Warwick Bowen from the UQ team explains…

Entanglement is an unusual sort of correlation between particles, in our case between the photons that make up a laser beam. We use it to train the photons that leave the microscope to behave themselves, arriving at a detector in a very orderly fashion. This reduces noise. Other microscopes need to increase the laser intensity to improve the clarity of images. By reducing noise, ours is able to improve the clarity without doing this.”

This technique is yet more proof that quantum computing will catapult us over previously insurmountable obstacles in research, enabling discoveries and advancements across many fields.

2. One to be wary of

TikTok’s Biometrics Collection

Tiktok is huge. If you’re over 30 you might not realise just how huge it is. This app has captured a whole generation. It also seems to capture more of you than you are aware of. 

TikTok recently updated its privacy policy in the US to include giving itself permission to get users’ faceprints and voiceprints.
“We may collect biometric identifiers and biometric information as defined under US laws, such as faceprints and voiceprints, from your User Content. Where required by law, we will seek any required permissions from you prior to any such collection.”

The statement is vague as to whether it refers to federal laws or state laws. When it says, “where required by law”, it means that in states where there is no law safeguarding biometric information, TikTok can freely collect such data. The update to the privacy policy comes after a $92 million settlement in a class-action lawsuit against the app. 

It’s no secret that apps collect data from users but some apps may be more privacy-intruding than others. Before downloading an app review the privacy settings listed in the app stores.  And pay attention to those windows that pop up asking you for permission to all sorts of things. Does that app really need to know where you are at all times? Changing the default settings is all it takes between privacy and having your face uploaded to a server in a foreign country.


3. One to amaze

Drone Bus

Los Angeles to San Francisco in a flying bus in 2024 – shut up and take my money! 

OK, regular readers understand my enthusiasm for flying cars. They make so much sense! I do recognise however that congestion will still be an issue when we move from roads to the sky (despite the fact that autonomous flying cars will need so much less space than road cars). Kelekona is getting ahead of this issue with its drone bus, or more specifically, an electric vertical takeoff and landing (eVTOL) bus that can carry 40 passengers. That’s mass transit in the sky. Tickets are expected to start at $85 for a 30-minute route. 
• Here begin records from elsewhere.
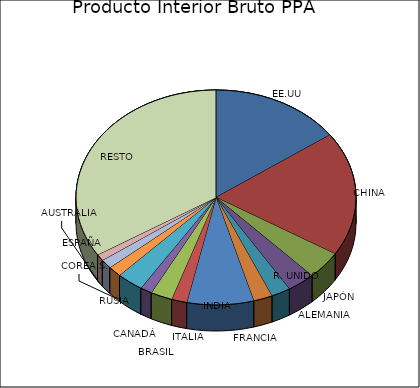
| Category | Series 0 |
|---|---|
| EE.UU | 20413 |
| CHINA | 25239 |
| JAPÓN | 5619 |
| ALEMANIA | 4374 |
| R. UNIDO | 3029 |
| FRANCIA | 2960 |
| INDIA | 10385 |
| ITALIA | 2400 |
| BRASIL | 3389 |
| CANADÁ | 1847 |
| RUSIA | 4169 |
| COREA S. | 2138 |
| ESPAÑA | 1864 |
| AUSTRALIA | 1313 |
| RESTO | 45838 |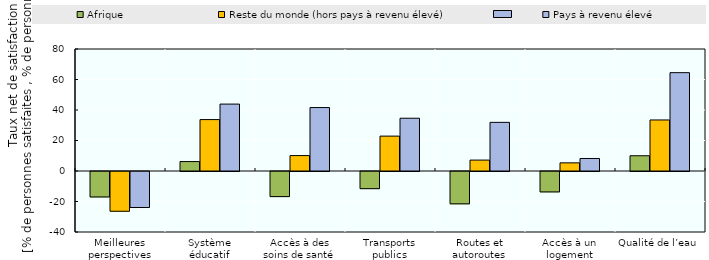
| Category | Afrique | Reste du monde (hors pays à revenu élevé) | Pays à revenu élevé |
|---|---|---|---|
| Meilleures perspectives d’emploi | -16.691 | -26.072 | -23.606 |
| Système éducatif | 6.189 | 33.718 | 43.874 |
| Accès à des soins de santé de qualité | -16.458 | 10.11 | 41.607 |
| Transports publics | -11.252 | 22.879 | 34.608 |
| Routes et autoroutes | -21.207 | 7.157 | 31.897 |
| Accès à un logement convenable à un prix abordable | -13.387 | 5.339 | 8.205 |
| Qualité de l’eau | 9.999 | 33.465 | 64.487 |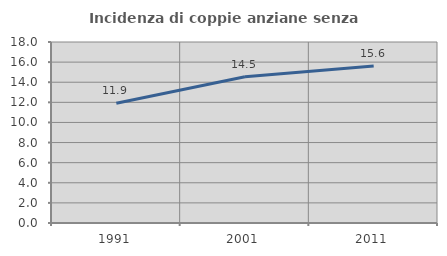
| Category | Incidenza di coppie anziane senza figli  |
|---|---|
| 1991.0 | 11.905 |
| 2001.0 | 14.539 |
| 2011.0 | 15.611 |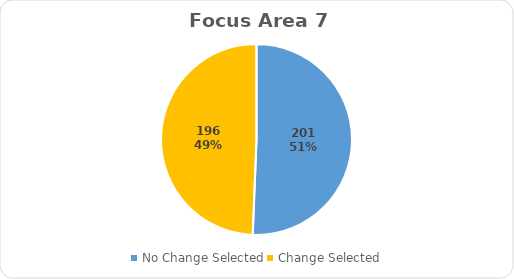
| Category | Series 0 |
|---|---|
| No Change Selected | 201 |
| Change Selected | 196 |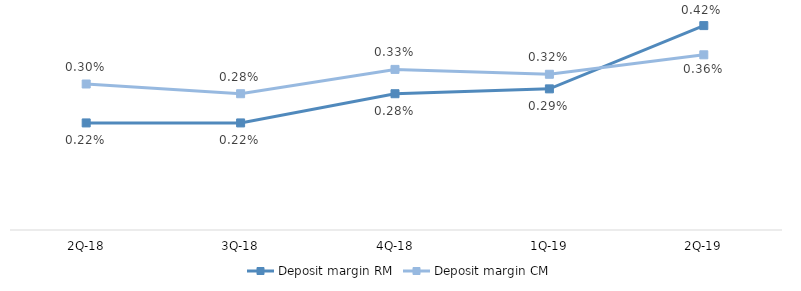
| Category | Deposit margin RM | Deposit margin CM |
|---|---|---|
| 2Q-19 | 0.004 | 0.004 |
| 1Q-19 | 0.003 | 0.003 |
| 4Q-18 | 0.003 | 0.003 |
| 3Q-18 | 0.002 | 0.003 |
| 2Q-18 | 0.002 | 0.003 |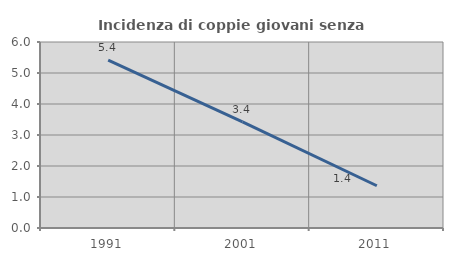
| Category | Incidenza di coppie giovani senza figli |
|---|---|
| 1991.0 | 5.416 |
| 2001.0 | 3.425 |
| 2011.0 | 1.363 |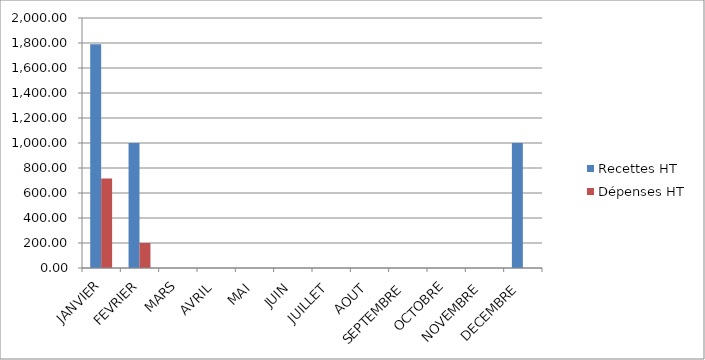
| Category | Recettes HT | Dépenses HT |
|---|---|---|
| JANVIER | 1790 | 716 |
| FEVRIER | 1000 | 200 |
| MARS | 0 | 0 |
| AVRIL | 0 | 0 |
| MAI | 0 | 0 |
| JUIN | 0 | 0 |
| JUILLET | 0 | 0 |
| AOUT | 0 | 0 |
| SEPTEMBRE | 0 | 0 |
| OCTOBRE | 0 | 0 |
| NOVEMBRE | 0 | 0 |
| DECEMBRE | 1000 | 0 |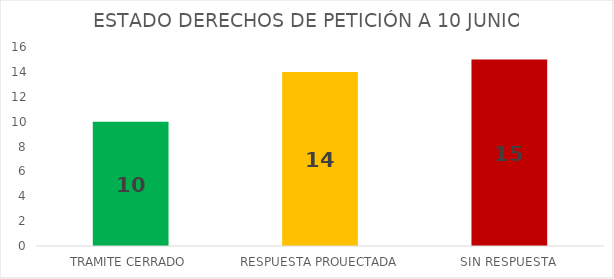
| Category | Series 0 |
|---|---|
| TRAMITE CERRADO | 10 |
| RESPUESTA PROUECTADA | 14 |
| SIN RESPUESTA | 15 |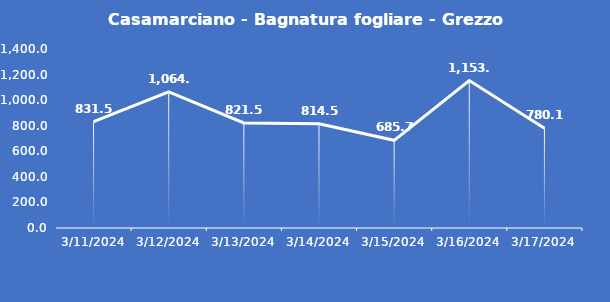
| Category | Casamarciano - Bagnatura fogliare - Grezzo (min) |
|---|---|
| 3/11/24 | 831.5 |
| 3/12/24 | 1064.6 |
| 3/13/24 | 821.5 |
| 3/14/24 | 814.5 |
| 3/15/24 | 685.7 |
| 3/16/24 | 1153 |
| 3/17/24 | 780.1 |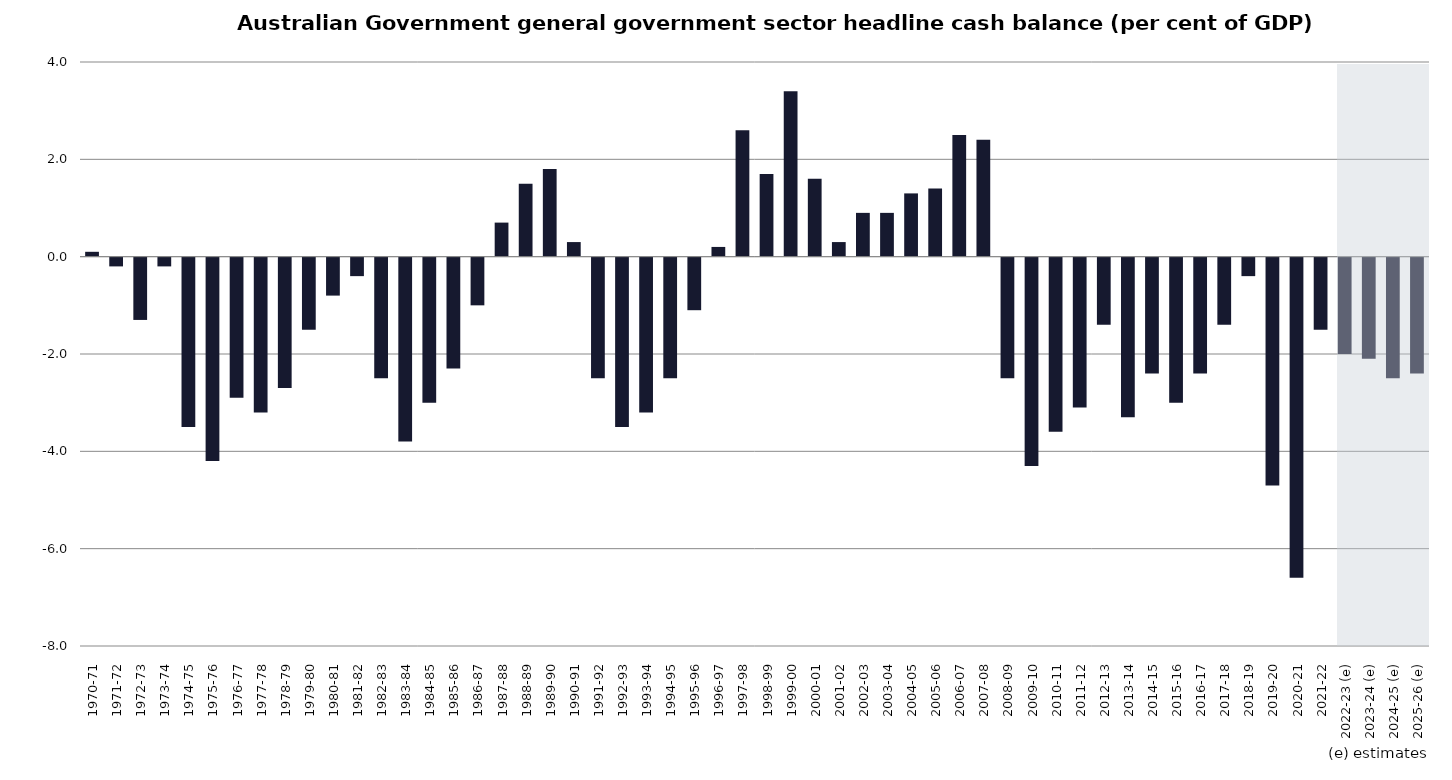
| Category | Series 0 |
|---|---|
| 1970-71 | 0.1 |
| 1971-72 | -0.2 |
| 1972-73 | -1.3 |
| 1973-74 | -0.2 |
| 1974-75 | -3.5 |
| 1975-76 | -4.2 |
| 1976-77 | -2.9 |
| 1977-78 | -3.2 |
| 1978-79 | -2.7 |
| 1979-80 | -1.5 |
| 1980-81 | -0.8 |
| 1981-82 | -0.4 |
| 1982-83 | -2.5 |
| 1983-84 | -3.8 |
| 1984-85 | -3 |
| 1985-86 | -2.3 |
| 1986-87 | -1 |
| 1987-88 | 0.7 |
| 1988-89 | 1.5 |
| 1989-90 | 1.8 |
| 1990-91 | 0.3 |
| 1991-92 | -2.5 |
| 1992-93 | -3.5 |
| 1993-94 | -3.2 |
| 1994-95 | -2.5 |
| 1995-96 | -1.1 |
| 1996-97 | 0.2 |
| 1997-98 | 2.6 |
| 1998-99 | 1.7 |
| 1999-00 | 3.4 |
| 2000-01 | 1.6 |
| 2001-02 | 0.3 |
| 2002-03 | 0.9 |
| 2003-04 | 0.9 |
| 2004-05 | 1.3 |
| 2005-06 | 1.4 |
| 2006-07 | 2.5 |
| 2007-08 | 2.4 |
| 2008-09 | -2.5 |
| 2009-10 | -4.3 |
| 2010-11 | -3.6 |
| 2011-12 | -3.1 |
| 2012-13 | -1.4 |
| 2013-14 | -3.3 |
| 2014-15 | -2.4 |
| 2015-16 | -3 |
| 2016-17 | -2.4 |
| 2017-18 | -1.4 |
| 2018-19 | -0.4 |
| 2019-20 | -4.7 |
| 2020-21 | -6.6 |
| 2021-22 | -1.5 |
| 2022-23 (e) | -2 |
| 2023-24 (e) | -2.1 |
| 2024-25 (e) | -2.5 |
| 2025-26 (e) | -2.4 |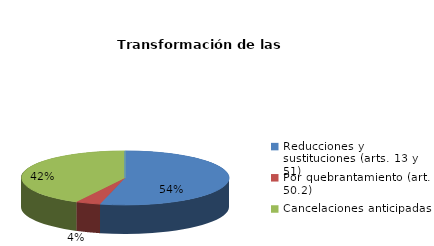
| Category | Series 0 |
|---|---|
| Reducciones y sustituciones (arts. 13 y 51) | 14 |
| Por quebrantamiento (art. 50.2) | 1 |
| Cancelaciones anticipadas | 11 |
| Traslado a Centros Penitenciarios | 0 |
| Conversión internamientos en cerrados (art. 51.2) | 0 |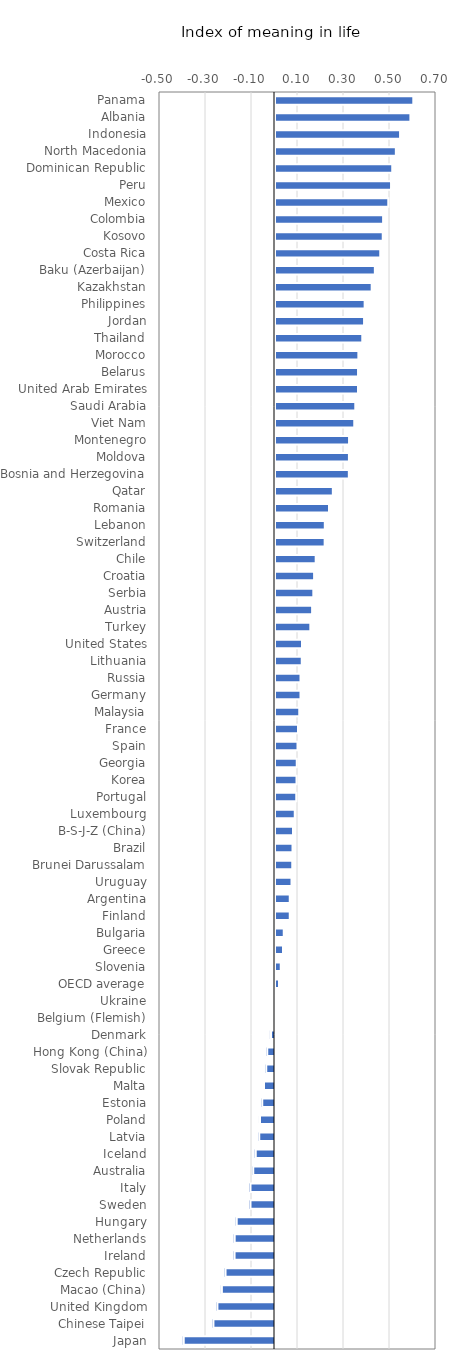
| Category | Index of meaning in life |
|---|---|
| Panama | 0.601 |
| Albania | 0.589 |
| Indonesia | 0.544 |
| North Macedonia | 0.525 |
| Dominican Republic | 0.51 |
| Peru | 0.505 |
| Mexico | 0.492 |
| Colombia | 0.47 |
| Kosovo | 0.468 |
| Costa Rica | 0.458 |
| Baku (Azerbaijan) | 0.434 |
| Kazakhstan | 0.42 |
| Philippines | 0.39 |
| Jordan | 0.387 |
| Thailand | 0.379 |
| Morocco | 0.362 |
| Belarus | 0.361 |
| United Arab Emirates | 0.361 |
| Saudi Arabia | 0.349 |
| Viet Nam | 0.345 |
| Montenegro | 0.322 |
| Moldova | 0.321 |
| Bosnia and Herzegovina | 0.321 |
| Qatar | 0.251 |
| Romania | 0.235 |
| Lebanon | 0.217 |
| Switzerland | 0.216 |
| Chile | 0.177 |
| Croatia | 0.17 |
| Serbia | 0.167 |
| Austria | 0.161 |
| Turkey | 0.154 |
| United States | 0.117 |
| Lithuania | 0.117 |
| Russia | 0.111 |
| Germany | 0.11 |
| Malaysia | 0.105 |
| France | 0.1 |
| Spain | 0.097 |
| Georgia | 0.094 |
| Korea | 0.093 |
| Portugal | 0.092 |
| Luxembourg | 0.086 |
| B-S-J-Z (China) | 0.078 |
| Brazil | 0.076 |
| Brunei Darussalam | 0.075 |
| Uruguay | 0.072 |
| Argentina | 0.064 |
| Finland | 0.064 |
| Bulgaria | 0.038 |
| Greece | 0.035 |
| Slovenia | 0.025 |
| OECD average | 0.018 |
| Ukraine | 0.006 |
| Belgium (Flemish) | 0 |
| Denmark | -0.018 |
| Hong Kong (China) | -0.034 |
| Slovak Republic | -0.038 |
| Malta | -0.048 |
| Estonia | -0.056 |
| Poland | -0.065 |
| Latvia | -0.068 |
| Iceland | -0.084 |
| Australia | -0.094 |
| Italy | -0.107 |
| Sweden | -0.107 |
| Hungary | -0.166 |
| Netherlands | -0.175 |
| Ireland | -0.176 |
| Czech Republic | -0.215 |
| Macao (China) | -0.231 |
| United Kingdom | -0.25 |
| Chinese Taipei | -0.268 |
| Japan | -0.397 |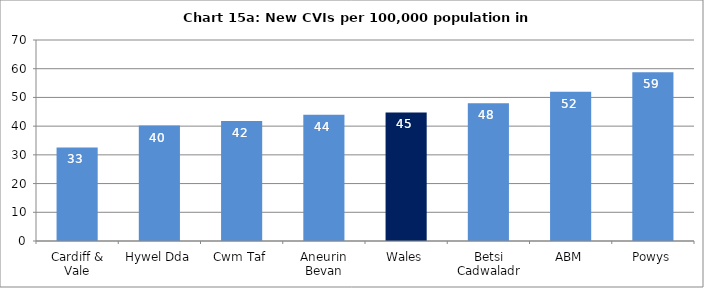
| Category | Chart 15a: New CVIs per 100,000 population in 2015-16 |
|---|---|
| Cardiff & Vale | 32.594 |
| Hywel Dda | 40.185 |
| Cwm Taf | 41.788 |
| Aneurin Bevan | 44.002 |
| Wales | 44.787 |
| Betsi Cadwaladr | 47.95 |
| ABM | 51.954 |
| Powys | 58.805 |

The drone bus’s body will be made of 3d printed composite and aluminum. For its propulsion system, it has eight thrust vectoring fans that can work independently. Its battery will be modular. As battery technology advances, the drone bus is able to adopt newer tech. Swappable batteries also mean that a fully charged pack can be easily swapped in when power is running low. As for safety in transit, cameras and radar allow the drone bus to see miles ahead for other aircraft, flocks of birds or even physical infrastructure.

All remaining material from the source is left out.